From the beginning, we’ve had a reasonable degree of testing in place; which was reflected in the core’s stability. Despite this, we committed to achieving 100% (or close to it) of code coverage. To that end, since April 2019, we have added 7191 new Python integration tests, using 66 new test contracts. As a result of this effort, we now obtain a code coverage of 99.12%2 for the tests for the instruction integration tests and 100% for the full contract test suite. We cover all branches of the interpreter function in script_interpreter.ml.

In addition to quantifying the confidence in the test suite of the interpreter, bisect_ppx helped us discover dead code in the interpreter. The interpreter contained a “peephole optimization” for the UNPAIR macro. This optimization was supposed to match the expansion of the UNPAIR macro and transform directly a stack on the form (Pair a b) : S to a stack of form a : b : S, without executing the full expansion. To our surprise, we discovered that this branch of the interpreter is never visited during testing. Quite unexpectedly, since the UNPAIR macro is very commonly used in our test contracts.

It turns out that the optimization of UNPAIR was never applied. The expansion of this macro had been changed since the optimization was added to the interpreter, but the optimization had not been updated to match. Consequently, the pattern match in interpreter no longer matched the actual definition of UNPAIR. Thanks to bisect_ppx, we were able to detect this dead code. As gas updates in Babylon removes much of the gains from this optimization, we removed it in the current Carthage protocol.

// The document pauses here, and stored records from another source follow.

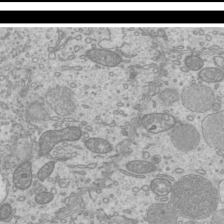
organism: Mouse
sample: Cilia; mouse epididymis
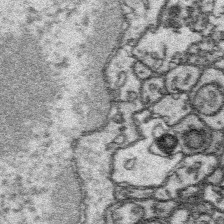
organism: Platynereis dumerilii
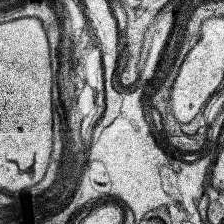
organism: Human
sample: Temporal Lobe
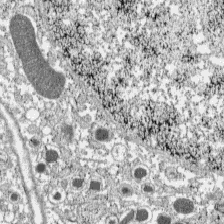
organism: C57BL Mouse
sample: Pancreatic islet
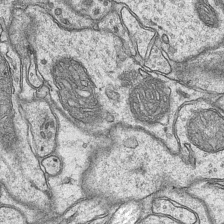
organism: Mouse
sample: CA1 Hippocampus
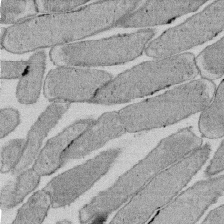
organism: E. coli
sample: Bacterial nucleoid
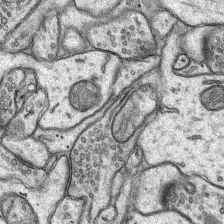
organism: Rat
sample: Hippocampus
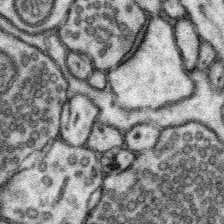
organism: Mouse
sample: Somatosensory cortex neuropil
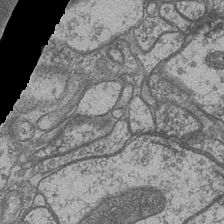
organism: Drosophila
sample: Optic medulla
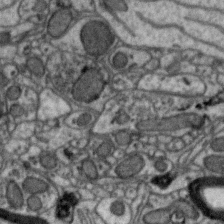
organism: Zebra finch
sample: Brain
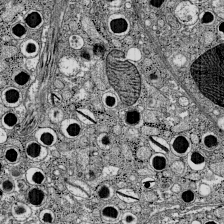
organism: C57BL Mouse
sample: Pancreatic islet
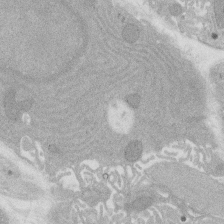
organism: Rat
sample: Salivary granule
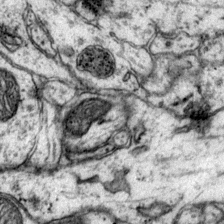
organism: Mouse
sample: Primary visual cortex
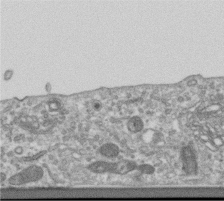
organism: Human
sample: Centriole in RPE cells
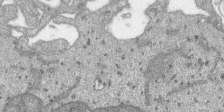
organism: Human
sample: Lung epithelial cells infected with SARS-CoV-2
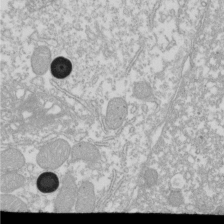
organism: Xenopus
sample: Cilia; centrioles in frog embryo cells
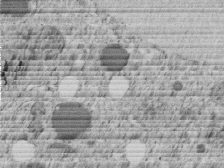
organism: C. elegans
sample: C. elegans embryo early stage
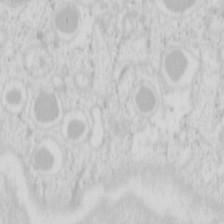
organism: Mouse
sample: Pancreas
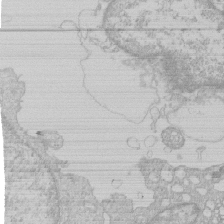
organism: Human
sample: Macrophage cells
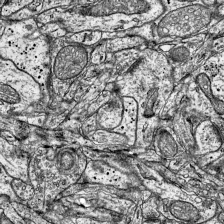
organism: Mouse
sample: Visual Cortex
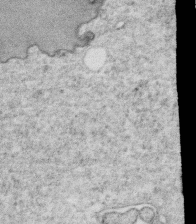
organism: C. elegans
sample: C. elegans oocyte; sperm cells
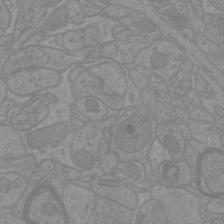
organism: Mouse
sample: Cortical neurons
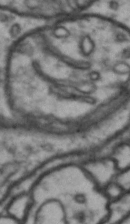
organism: Drosophila
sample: Brain
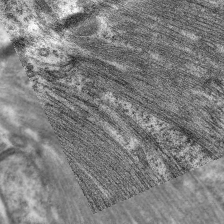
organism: C. elegans
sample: Pharynx
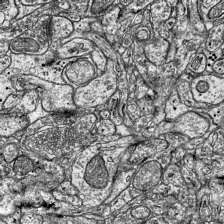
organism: Mouse
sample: Visual Cortex
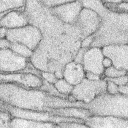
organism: Rabbit
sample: Retina
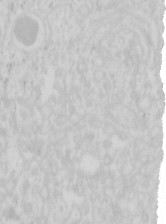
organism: Mouse
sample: Pancreas
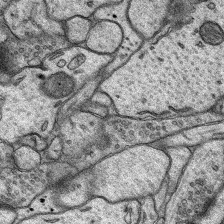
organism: Rat
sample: Hippocampus
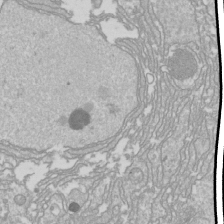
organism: Drosophila
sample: Cell division; meiosis; drosophila spermatocytes
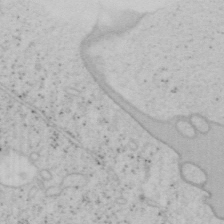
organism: Human
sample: HeLa cells
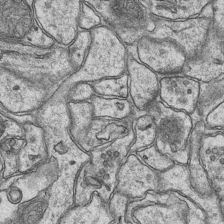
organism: Mouse
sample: CA1 Hippocampus
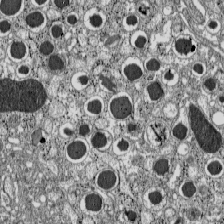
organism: C57BL Mouse
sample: Pancreatic islet
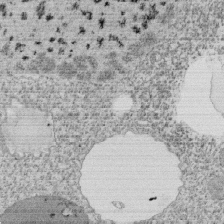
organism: Tetrahymena
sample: Cilia in tetrahymena
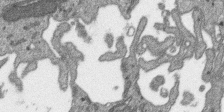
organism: Human
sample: Lung epithelial cells infected with SARS-CoV-2
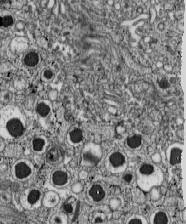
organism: C57BL Mouse
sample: Pancreatic islet
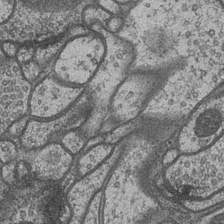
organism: Drosophila
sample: Optic medulla
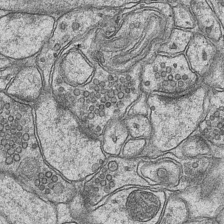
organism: Mouse
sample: CA1 Hippocampus
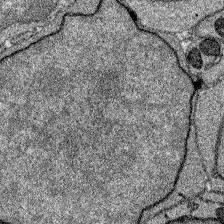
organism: Zebrafish
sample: Larval olfactory bulb
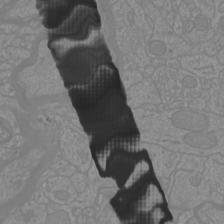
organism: Mouse
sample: Cortical neurons
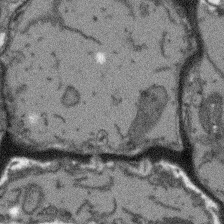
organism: Arabidopsis thaliana
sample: Root tip
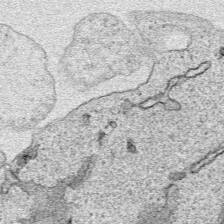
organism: Human
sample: Mitochondria in HCT116 cells
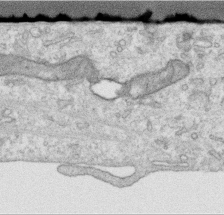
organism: Human
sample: Centriole in RPE cells
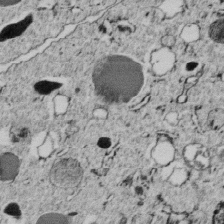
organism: C. elegans
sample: C. elegans embryo early stage
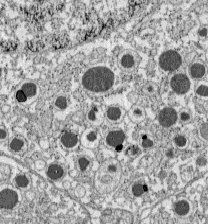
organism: C57BL Mouse
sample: Pancreatic islet
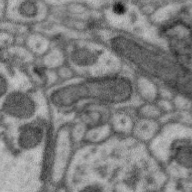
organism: Zebra finch
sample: Brain
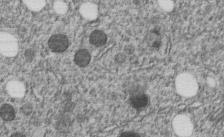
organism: C. elegans
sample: C. elegans embryo early stage
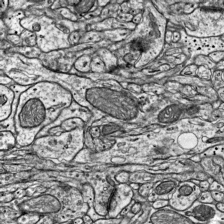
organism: Mouse
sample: Visual Cortex
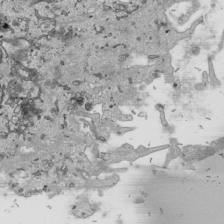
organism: Human
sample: Mitochondria in HCT116 cells
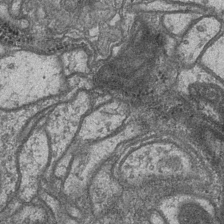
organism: Drosophila
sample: Optic medulla
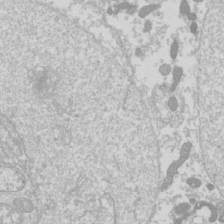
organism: Drosophila
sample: Cell division; meiosis; drosophila spermatocytes
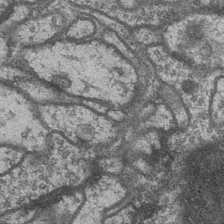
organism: Drosophila
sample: Optic medulla
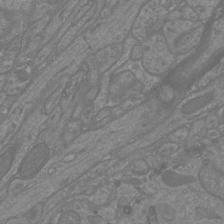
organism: Mouse
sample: Cortical neurons
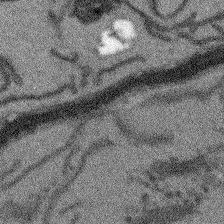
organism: Arabidopsis thaliana
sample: Root tip
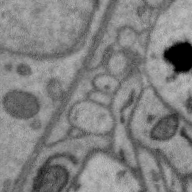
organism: Zebra finch
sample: Brain
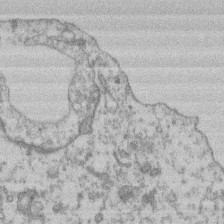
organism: Mouse
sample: T cell stromal cell synapse
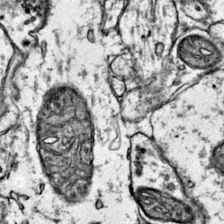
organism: Mouse
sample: Primary visual cortex
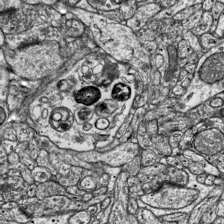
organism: Mouse
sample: Visual Cortex
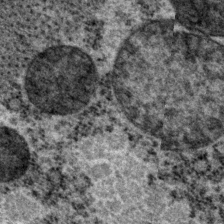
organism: P. pacificus
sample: Pharynx
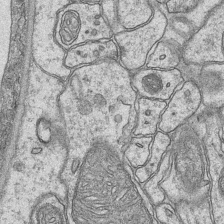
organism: Mouse
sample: CA1 Hippocampus
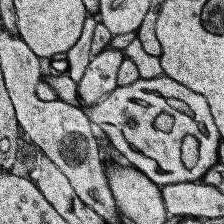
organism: Human
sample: Temporal Lobe
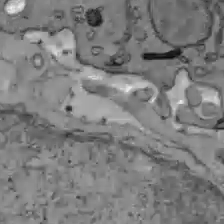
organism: C57BL Mouse
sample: Liver
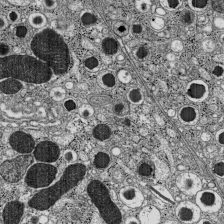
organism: C57BL Mouse
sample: Pancreatic islet
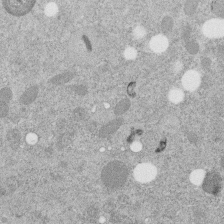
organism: C. elegans
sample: C. elegans embryo early stage
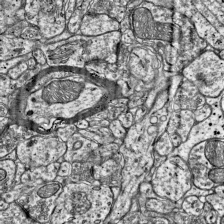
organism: Mouse
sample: Visual Cortex
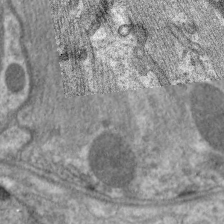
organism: C. elegans
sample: Pharynx
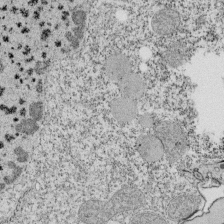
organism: Tetrahymena
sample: Cilia in tetrahymena
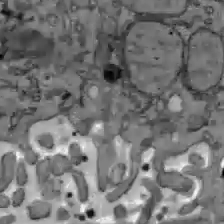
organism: C57BL Mouse
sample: Liver
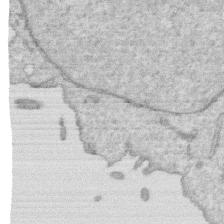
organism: Human
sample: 1205lu cells
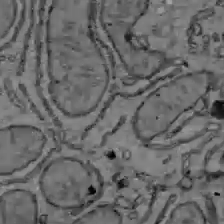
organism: C57BL Mouse
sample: Liver
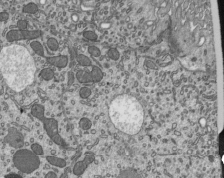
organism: Mouse
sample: Mouse epididymis efferent ductule cilia
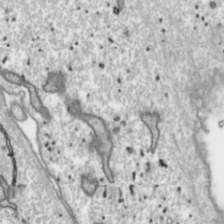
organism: Toxoplasma gondii
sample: Parasites in a vacuole inside a host cell
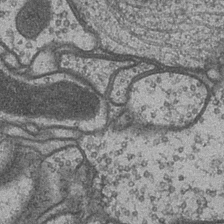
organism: Drosophila
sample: Optic medulla
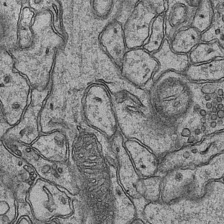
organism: Mouse
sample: CA1 Hippocampus
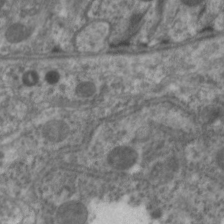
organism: C. elegans
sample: Pharynx
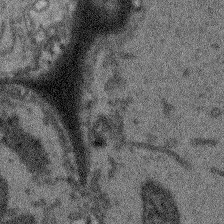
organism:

Now that we have achieved a high level of code coverage in the interpreter, the next goal is to maintain this level and to extend it to remaining parts of the Tezos code base.

For the first objective, we have added code coverage measurements to our continuous integration system. This lets developers calculate test coverage through a button push in the CI’s interface. In the future, we would also like a developer to be automatically informed if, for example, they add a new Michelson instruction but forget to add tests verifying its implementation.

For the second objective, we are working on covering fully the type checker of Michelson, currently at 75.94% percent. To achieve this goal, we are writing both unit tests and integration tests. We are also encouraging developers to add automatic tests for all new functionality and when modifying existing behaviors.

End Notes

  1. For Python test cases, this counts the difference between test items collected by pytest when running pytest tests_python/tests/test_contract* in commit #0478afc7 and in commit #395bee9dc. For test contracts, this counts the difference between the number of *.tz files present in the src/bin_client/test/ respectively tests_python/contracts in commit #0478afc7 respectively commit #395bee9dc

  2. The missing 0.88% percent comes from a case of the deprecated STEPS_TO_QUOTA instruction which is unreachable through the tezos-client commands used for integration testing of contracts.